───── Material for the task ─────
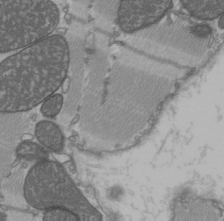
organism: C57BL Mouse
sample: Heart
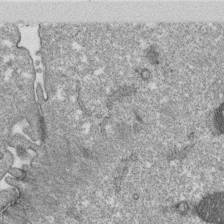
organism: African green monkey
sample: Vero E6 cells infected with SARS-CoV-2
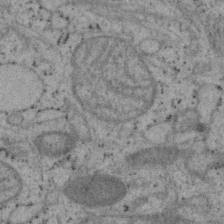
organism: Human
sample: HeLa cells
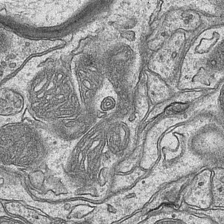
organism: Mouse
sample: CA1 Hippocampus
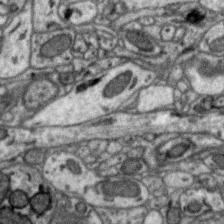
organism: Zebra finch
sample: Brain
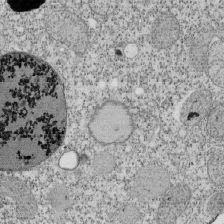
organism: Tetrahymena
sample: Cilia in tetrahymena
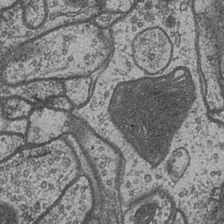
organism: Drosophila
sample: Optic medulla
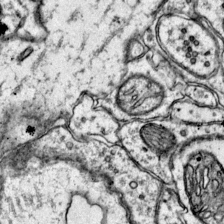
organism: Mouse
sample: Primary visual cortex
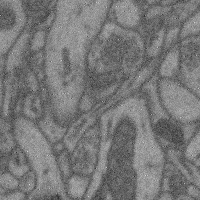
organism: Mouse
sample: Cerebral cortex
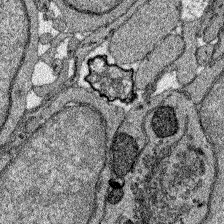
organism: Zebrafish
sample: Larval olfactory bulb
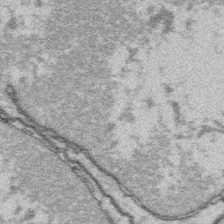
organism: Platynereis dumerilii
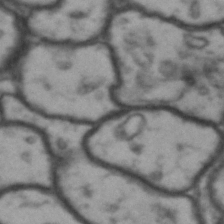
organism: Drosophila
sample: Brain
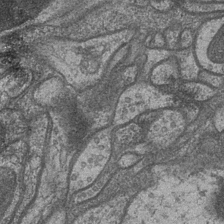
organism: Drosophila
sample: Optic medulla
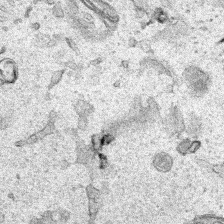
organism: Human
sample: Mitochondria in HCT116 cells
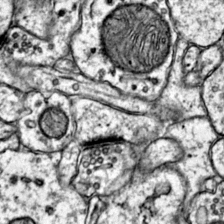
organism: Mouse
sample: Primary visual cortex
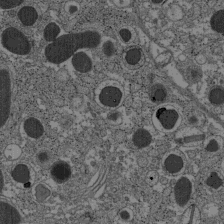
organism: C57BL Mouse
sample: Pancreatic islet
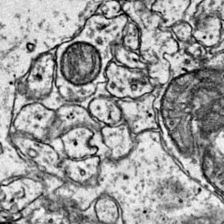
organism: Mouse
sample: Primary visual cortex
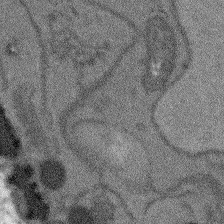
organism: Arabidopsis thaliana
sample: Root tip
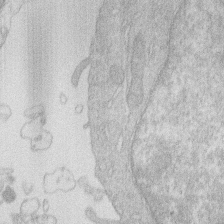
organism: Human
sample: Macrophage cells
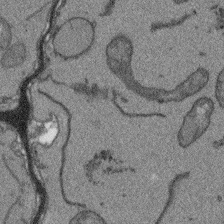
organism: Arabidopsis thaliana
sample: Root tip
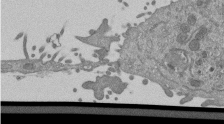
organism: Mouse
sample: ED-1 cell nuclei; centrioles
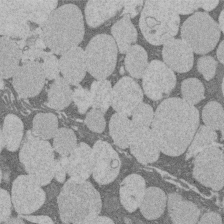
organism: Rat
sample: Salivary granule
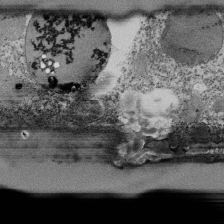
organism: Tetrahymena
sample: Cilia in tetrahymena
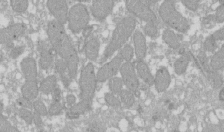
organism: Xenopus
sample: Cilia; centrioles in frog embryo cells
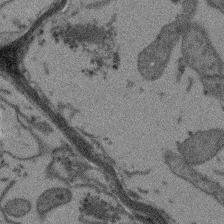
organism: Arabidopsis thaliana
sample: Root tip
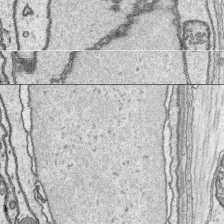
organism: Platynereis dumerilii
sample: Parapodia
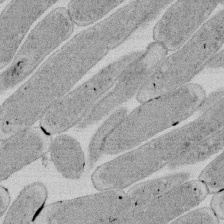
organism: E. coli
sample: Bacterial nucleoid
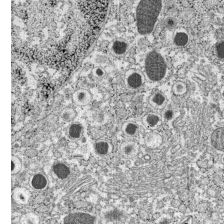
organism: C57BL Mouse
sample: Pancreatic islet
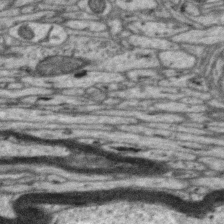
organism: Zebra finch
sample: Brain
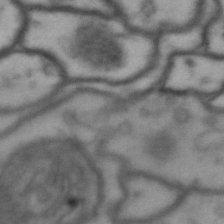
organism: Drosophila
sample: Brain
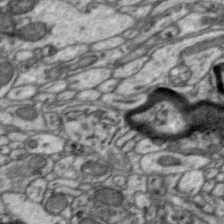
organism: Zebra finch
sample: Brain
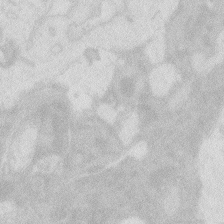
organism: Zebrafish
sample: Macrophage
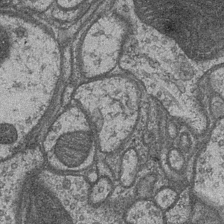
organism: Drosophila
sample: Optic medulla
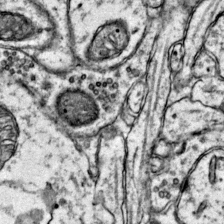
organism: Mouse
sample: Primary visual cortex
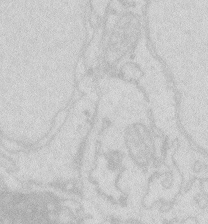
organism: Zebrafish
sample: Macrophage
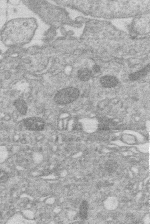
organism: Human
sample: Macrophage cells
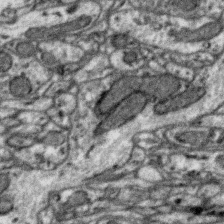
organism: Zebra finch
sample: Brain
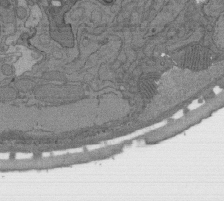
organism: C. elegans
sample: AFD neurons C. elegans
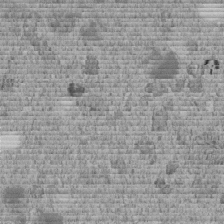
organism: C. elegans
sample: C. elegans embryo early stage
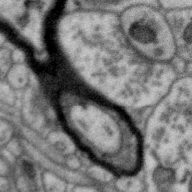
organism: Zebra finch
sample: Brain
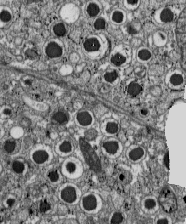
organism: C57BL Mouse
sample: Pancreatic islet
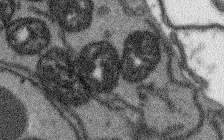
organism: Arabidopsis thaliana
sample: Root tip
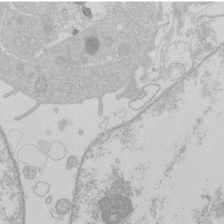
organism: Human
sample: Macrophage cells
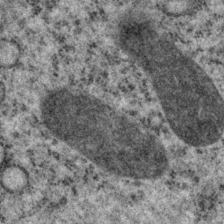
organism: P. pacificus
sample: Pharynx
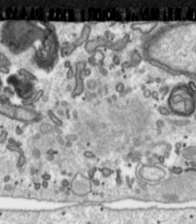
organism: Toxoplasma gondii
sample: Parasites in a vacuole inside a host cell
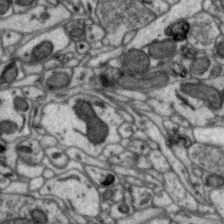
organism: Zebra finch
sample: Brain
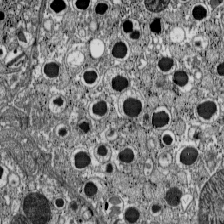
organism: C57BL Mouse
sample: Pancreatic islet
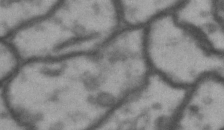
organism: Drosophila
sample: Brain
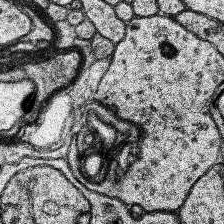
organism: Human
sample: Temporal Lobe
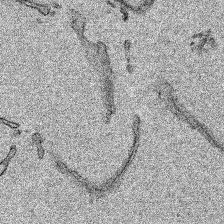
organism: Human
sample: Mitochondria in HCT116 cells
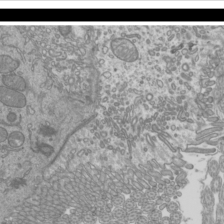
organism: Mouse
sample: Cilia; mouse epididymis
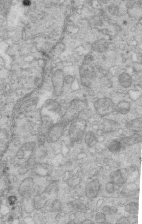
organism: Mouse
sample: Multiciliated cells
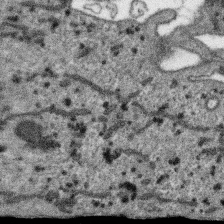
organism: Human
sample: Lung epithelial cells infected with SARS-CoV-2
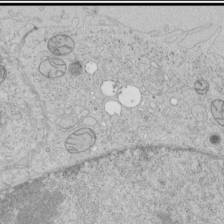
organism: Human
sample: Mitochondria in HCT116 cells
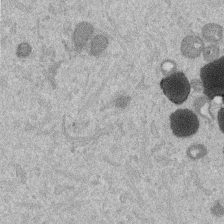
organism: Mouse
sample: Dividing mouse embryo 1 cell stage
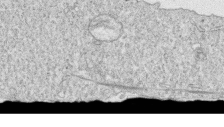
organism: Human
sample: HeLa cell HIV synapse
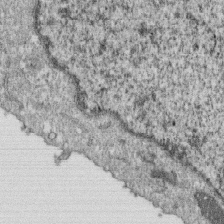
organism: African green monkey
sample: Vero E6 cells infected with SARS-CoV-2
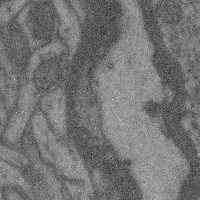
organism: Mouse
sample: Cerebral cortex
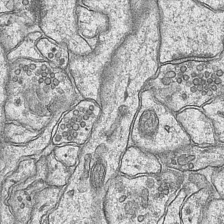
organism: Mouse
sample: CA1 Hippocampus
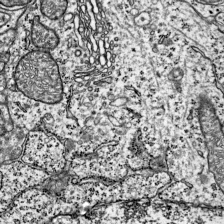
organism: Mouse
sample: Visual Cortex
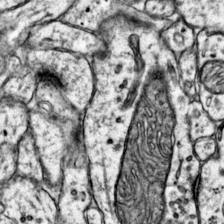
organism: Mouse
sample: Primary visual cortex
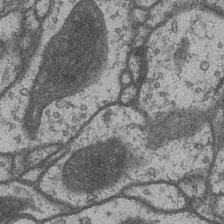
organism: Drosophila
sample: Optic medulla
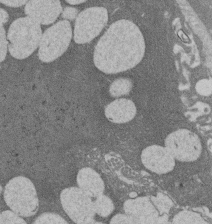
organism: Rat
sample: Salivary granule
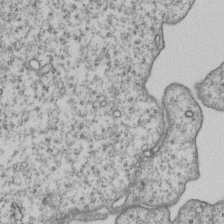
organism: Human
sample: MDA-MB-231 cells
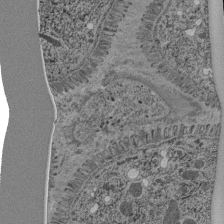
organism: C. elegans
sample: C. elegans pharynx
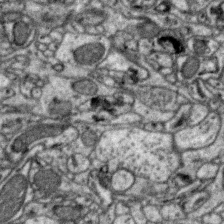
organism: Zebra finch
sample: Brain
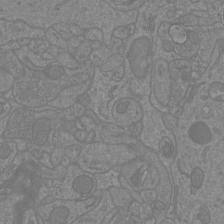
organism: Mouse
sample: Cortical neurons
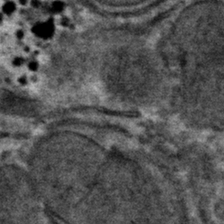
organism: Mouse
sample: Mouse hepatocytes
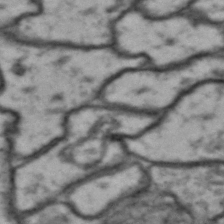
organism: Drosophila
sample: Brain
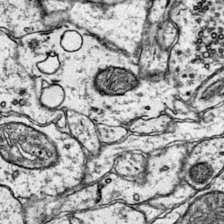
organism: Mouse
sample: Primary visual cortex
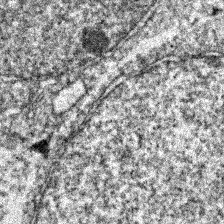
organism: Zebrafish
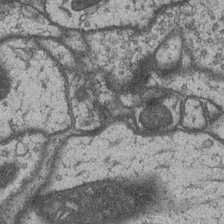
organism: Drosophila
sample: Optic medulla
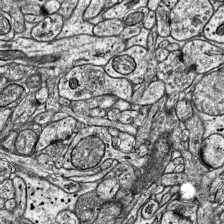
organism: Mouse
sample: Visual Cortex
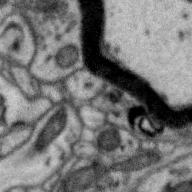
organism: Zebra finch
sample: Brain
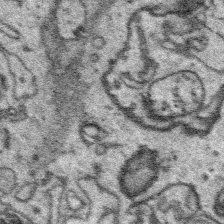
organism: Platynereis dumerilii
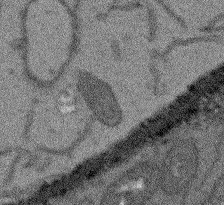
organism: Arabidopsis thaliana
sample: Root tip
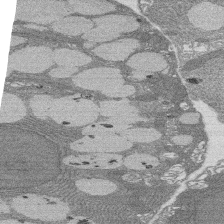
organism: Rat
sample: Salivary granule
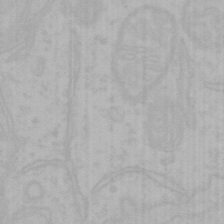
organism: Mouse
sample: Choroid plexus
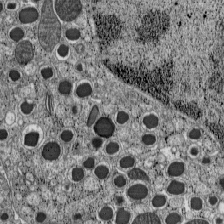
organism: C57BL Mouse
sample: Pancreatic islet
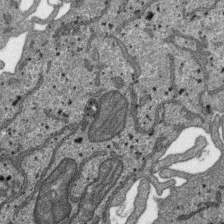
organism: Human
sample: Lung epithelial cells infected with SARS-CoV-2
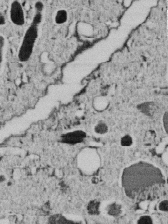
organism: C. elegans
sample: C. elegans embryo early stage
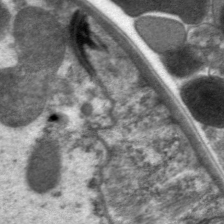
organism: C. elegans
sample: Pharynx
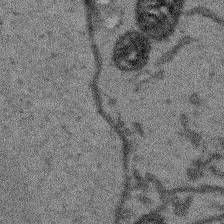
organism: Arabidopsis thaliana
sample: Root tip
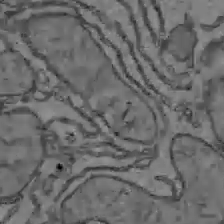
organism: C57BL Mouse
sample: Liver
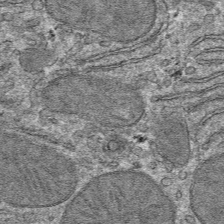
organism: Mouse
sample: Mouse hepatocytes
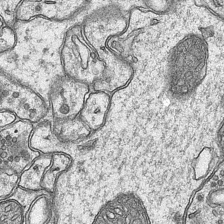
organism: Mouse
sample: CA1 Hippocampus
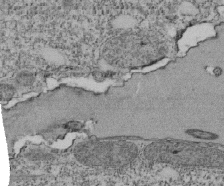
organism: Tetrahymena
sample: Cilia in tetrahymena
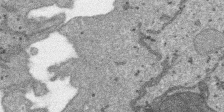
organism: Human
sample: Lung epithelial cells infected with SARS-CoV-2
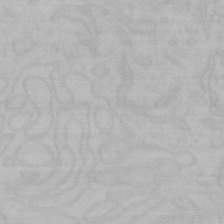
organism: Mouse
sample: Choroid plexus
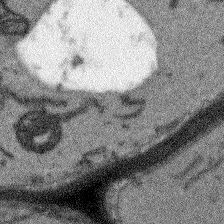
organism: Arabidopsis thaliana
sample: Root tip
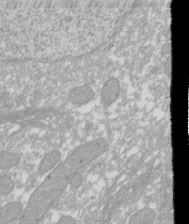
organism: Xenopus
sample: Cilia; centrioles in frog embryo cells
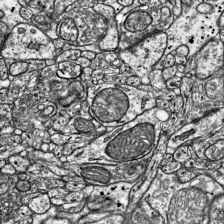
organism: Mouse
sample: Visual Cortex
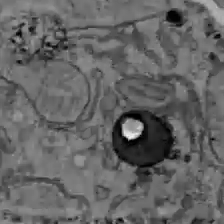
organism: C57BL Mouse
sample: Liver
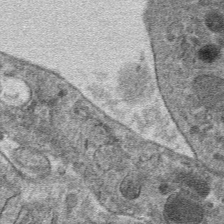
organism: Mouse
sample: Mouse hepatocytes
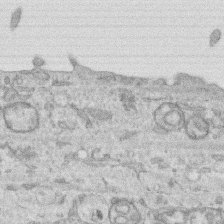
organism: Human
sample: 1205lu cells
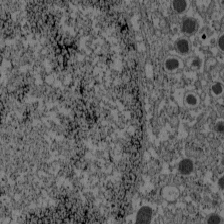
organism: C57BL Mouse
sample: Pancreatic islet
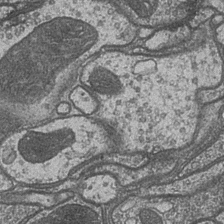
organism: Drosophila
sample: Optic medulla
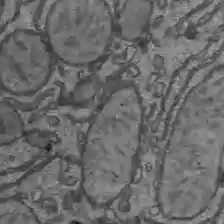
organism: C57BL Mouse
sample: Liver
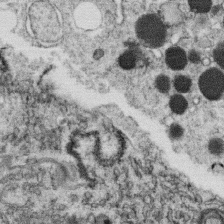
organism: C. elegans
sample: C. elegans oocyte; sperm cells
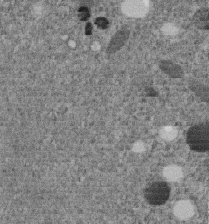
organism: C. elegans
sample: C. elegans embryo early stage
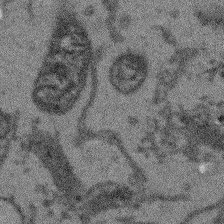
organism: Arabidopsis thaliana
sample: Root tip
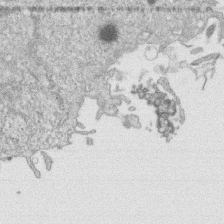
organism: Human
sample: HeLa cell HIV synapse
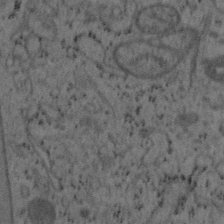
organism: Human
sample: HeLa cells
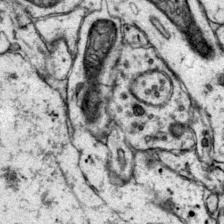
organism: Mouse
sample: Primary visual cortex
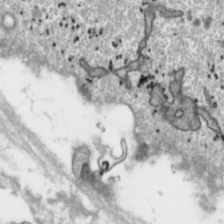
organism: Toxoplasma gondii
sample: Parasites in a vacuole inside a host cell
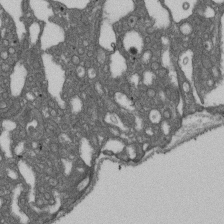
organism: Drosophila
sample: Nephrocyte
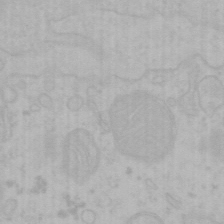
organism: Mouse
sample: Choroid plexus
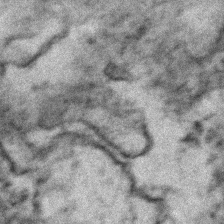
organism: Zebrafish
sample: Zebrafish embryo
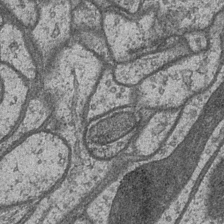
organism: Drosophila
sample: Optic medulla
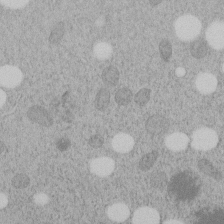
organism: C. elegans
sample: C. elegans embryo early stage
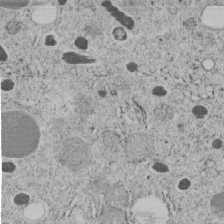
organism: C. elegans
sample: C. elegans embryo early stage
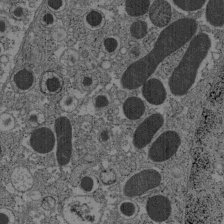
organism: C57BL Mouse
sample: Pancreatic islet
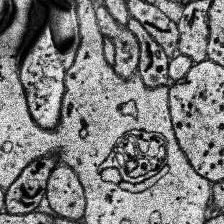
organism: Human
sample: Temporal Lobe
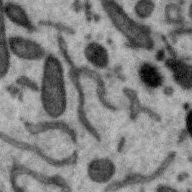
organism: Zebra finch
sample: Brain
─────
- [What you are asked to do]: Set each line of the records down again exactly as it reads. Omit the pictures.

- [Solution]:
organism: C57BL Mouse
sample: Heart
organism: African green monkey
sample: Vero E6 cells infected with SARS-CoV-2
organism: Human
sample: HeLa cells
organism: Mouse
sample: CA1 Hippocampus
organism: Zebra finch
sample: Brain
organism: Tetrahymena
sample: Cilia in tetrahymena
organism: Drosophila
sample: Optic medulla
organism: Mouse
sample: Primary visual cortex
organism: Mouse
sample: Cerebral cortex
organism: Zebrafish
sample: Larval olfactory bulb
organism: Platynereis dumerilii
organism: Drosophila
sample: Brain
organism: Drosophila
sample: Optic medulla
organism: Human
sample: Mitochondria in HCT116 cells
organism: Mouse
sample: Primary visual cortex
organism: C57BL Mouse
sample: Pancreatic islet
organism: Mouse
sample: Primary visual cortex
organism: Arabidopsis thaliana
sample: Root tip
organism: Human
sample: Macrophage cells
organism: Arabidopsis thaliana
sample: Root tip
organism: Mouse
sample: ED-1 cell nuclei; centrioles
organism: Rat
sample: Salivary granule
organism: Tetrahymena
sample: Cilia in tetrahymena
organism: Xenopus
sample: Cilia; centrioles in frog embryo cells
organism: Arabidopsis thaliana
sample: Root tip
organism: Platynereis dumerilii
sample: Parapodia
organism: E. coli
sample: Bacterial nucleoid
organism: C57BL Mouse
sample: Pancreatic islet
organism: Zebra finch
sample: Brain
organism: Drosophila
sample: Brain
organism: Zebra finch
sample: Brain
organism: Zebrafish
sample: Macrophage
organism: Drosophila
sample: Optic medulla
organism: Mouse
sample: Primary visual cortex
organism: Zebrafish
sample: Macrophage
organism: Human
sample: Macrophage cells
organism: Zebra finch
sample: Brain
organism: C. elegans
sample: AFD neurons C. elegans
organism: C. elegans
sample: C. elegans embryo early stage
organism: Zebra finch
sample: Brain
organism: C57BL Mouse
sample: Pancreatic islet
organism: Arabidopsis thaliana
sample: Root tip
organism: Human
sample: Macrophage cells
organism: P. pacificus
sample: Pharynx
organism: Toxoplasma gondii
sample: Parasites in a vacuole inside a host cell
organism: Zebra finch
sample: Brain
organism: C57BL Mouse
sample: Pancreatic islet
organism: Drosophila
sample: Brain
organism: Human
sample: Temporal Lobe
organism: Human
sample: Mitochondria in HCT116 cells
organism: Mouse
sample: Cilia; mouse epididymis
organism: Mouse
sample: Multiciliated cells
organism: Human
sample: Lung epithelial cells infected with SARS-CoV-2
organism: Human
sample: Mitochondria in HCT116 cells
organism: Mouse
sample: Dividing mouse embryo 1 cell stage
organism: Human
sample: HeLa cell HIV synapse
organism: African green monkey
sample: Vero E6 cells infected with SARS-CoV-2
organism: Mouse
sample: Cerebral cortex
organism: Mouse
sample: CA1 Hippocampus
organism: Mouse
sample: Visual Cortex
organism: Mouse
sample: Primary visual cortex
organism: Drosophila
sample: Optic medulla
organism: Rat
sample: Salivary granule
organism: Human
sample: MDA-MB-231 cells
organism: C. elegans
sample: C. elegans pharynx
organism: Zebra finch
sample: Brain
organism: Mouse
sample: Cortical neurons
organism: Mouse
sample: Mouse hepatocytes
organism: Drosophila
sample: Brain
organism: Mouse
sample: Primary visual cortex
organism: Zebrafish
organism: Drosophila
sample: Optic medulla
organism: Mouse
sample: Visual Cortex
organism: Zebra finch
sample: Brain
organism: Platynereis dumerilii
organism: Arabidopsis thaliana
sample: Root tip
organism: Rat
sample: Salivary granule
organism: Mouse
sample: Choroid plexus
organism: C57BL Mouse
sample: Pancreatic islet
organism: Human
sample: Lung epithelial cells infected with SARS-CoV-2
organism: C. elegans
sample: C. elegans embryo early stage
organism: C. elegans
sample: Pharynx
organism: Arabidopsis thaliana
sample: Root tip
organism: C57BL Mouse
sample: Liver
organism: Mouse
sample: Mouse hepatocytes
organism: Mouse
sample: CA1 Hippocampus
organism: Tetrahymena
sample: Cilia in tetrahymena
organism: Human
sample: Lung epithelial cells infected with SARS-CoV-2
organism: Mouse
sample: Choroid plexus
organism: Arabidopsis thaliana
sample: Root tip
organism: Xenopus
sample: Cilia; centrioles in frog embryo cells
organism: Mouse
sample: Visual Cortex
organism: C57BL Mouse
sample: Liver
organism: Mouse
sample: Mouse hepatocytes
organism: Human
sample: 1205lu cells
organism: C57BL Mouse
sample: Pancreatic islet
organism: Drosophila
sample: Optic medulla
organism: C57BL Mouse
sample: Liver
organism: C. elegans
sample: C. elegans oocyte; sperm cells
organism: C. elegans
sample: C. elegans embryo early stage
organism: Arabidopsis thaliana
sample: Root tip
organism: Human
sample: HeLa cell HIV synapse
organism: Human
sample: HeLa cells
organism: Mouse
sample: Primary visual cortex
organism: Toxoplasma gondii
sample: Parasites in a vacuole inside a host cell
organism: Drosophila
sample: Nephrocyte
organism: Mouse
sample: Choroid plexus
organism: Zebrafish
sample: Zebrafish embryo
organism: Drosophila
sample: Optic medulla
organism: C. elegans
sample: C. elegans embryo early stage
organism: C. elegans
sample: C. elegans embryo early stage
organism: C57BL Mouse
sample: Pancreatic islet
organism: Human
sample: Temporal Lobe
organism: Zebra finch
sample: Brain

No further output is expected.